The nature of the bone finds, the representation of the various skeletal elements within each species indicate that we are dealing with refuse that one would define as mainly kitchen and table refuse. Less meaty parts such as for instance cattle feet are lacking indicating that the butchering must have taken place elsewhere. Similarly, fins and gills of the fish are underrepresented. The bone refuse seems too heterogenous however to consider it as a result of a single event. It rather suggests a recurrent event that possibly may have taken place at a particular season of the year. Maybe the fauna can give a clue? Large Nile perch can be captured most easily when the waters of the Nile are low: the water is less turbulent then and it may have been easier to access the deeper parts where the large fish were hiding. Nile oyster was found as well, a bivalve that lives only in the main part of the river and that can also be harvested easier when the waters are low. This may suggest that the festivities that took place were related to the anticipated arrival of the new flood of the Nile which took place at the end of June in ancient times. Wild animals may have been easier to catch at this time as well, having been forced closer to the river valley by the summer heat.

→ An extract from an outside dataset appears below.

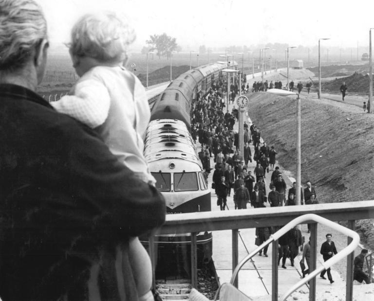 Zentralbild / Sturm / 7.6.1967 / Halle-Neustadt: Vom Werden einer neuen Stadt Der neue Bahnhof in Halle-Neustadt. Berufsverkehr aus Buna und Leuna. Täglich wächst die neue Stadt, das größte Wohnungsbauvorhaben in Mitteleuropa. Die Chemiearbeiterstadt ist ein riesiger Bauplatz, auf dem aber schon das Leben der Einwohner pulsiert. Jetzt, 21 Monate nach dem Einzug der ersten Mieter und 34 Monate nach der Grundsteinlegung, aber schon rund 2500 Familien eine neue, moderne Wohnung bezogen. Bereits heute, in der ersten Phase des Aufbaus der künftigen Heimat von mindestens 70000 Menschen, sind die wichtigsten Einrichtungen zur Versorgung der Einwohner in Betrieb. Die größte Kaufhalle der DDR steht in der Chemiearbeiterstadt, in fünf Kindergärten und fünf Kinderkrippen werden die jüngsten Bürger der Stadt liebevoll betreut. Das Durchschnittsalter der Werktätigen von Halle-Neustadt beträgt 23 Jahre.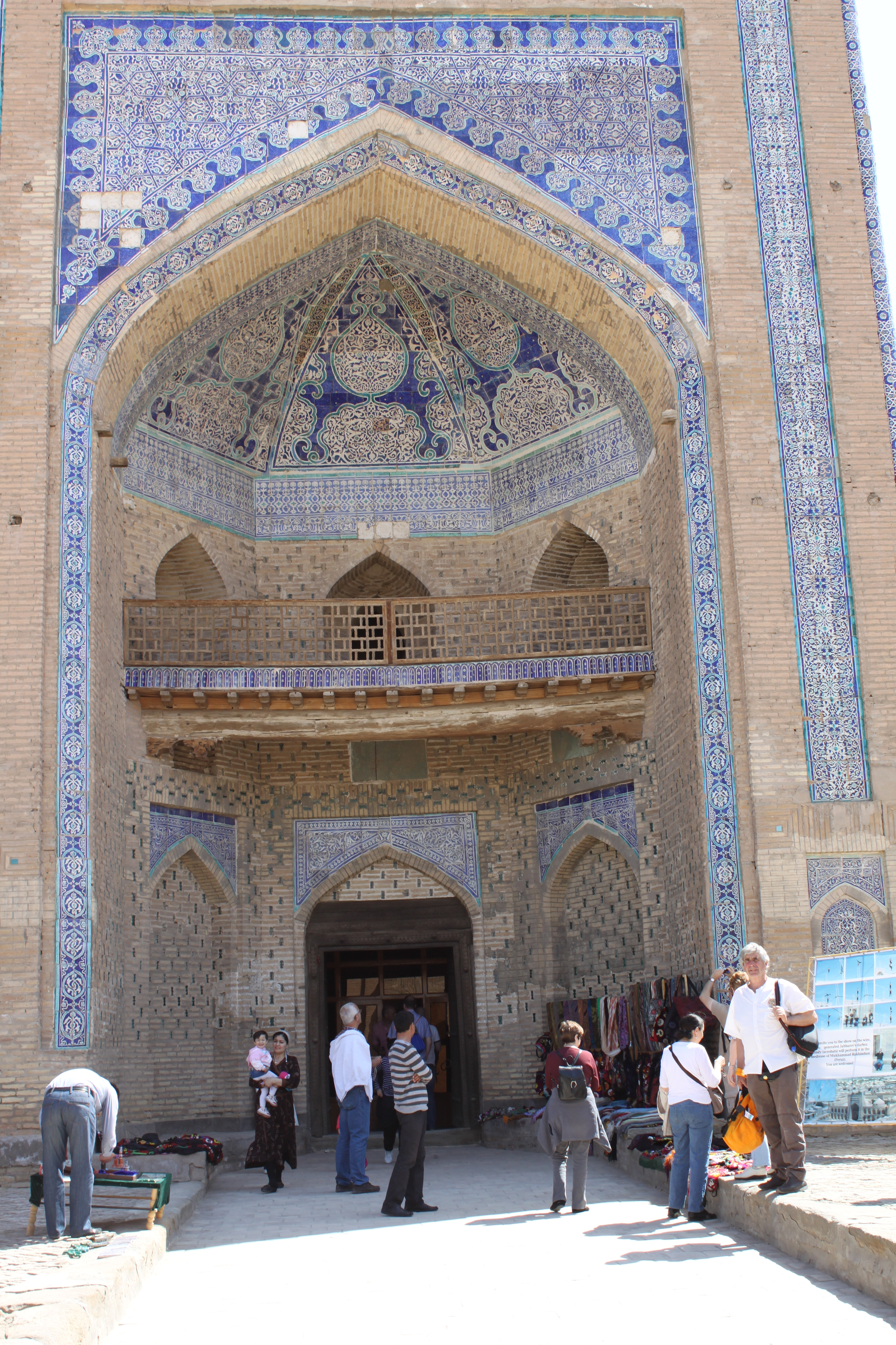 Portail de la Mohammed Rahim Khan madrasa

In dynastic times, the inundation by the life-giving Nile was the mark of the New Year. It was a time of festivals and ceremony as a good flood meant a good harvest, a low flood meant famine and an excessive flood meant disaster. Although people tend to think of the Nile as a benign river, one flood in six was either too high or too low. Thus the coming of the flood each year was met with apprehension. The good will of the gods would certainly have been sought to insure a good result and to stave off the chaos of caused by a bad flood. From pharaonic temple scenes we know that wild animals were symbols of uncontrollable nature. They were sacrificed in temple rituals to show that chaos had been subdued. Could this explain the high number of wild animals in the temple refuse? The number of large and often dangerous fauna certainly suggests that something very different was going on here than elsewhere at the site.